What you should do =>
In the listing below, start your output at the line with "Roma , piazza" and end it after the line with "Nijlen G Gezellestraat Watertoren", copying every line exactly.

++++ Records shown ++++

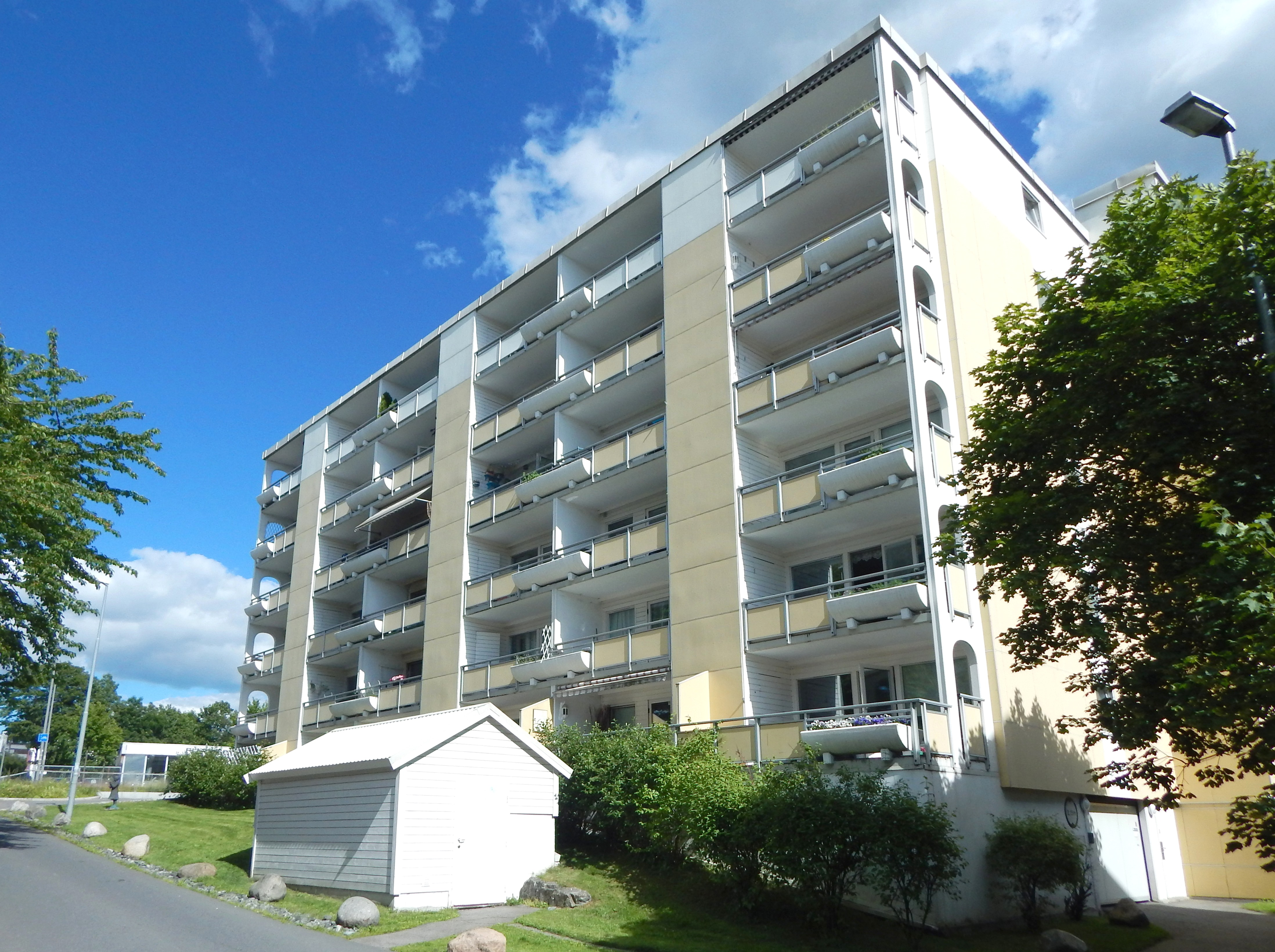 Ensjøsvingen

++++
++++ Records shown ++++

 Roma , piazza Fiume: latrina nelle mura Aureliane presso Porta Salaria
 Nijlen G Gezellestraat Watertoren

++++

Answer area =>
 Roma , piazza Fiume: latrina nelle mura Aureliane presso Porta Salaria
 Nijlen G Gezellestraat Watertoren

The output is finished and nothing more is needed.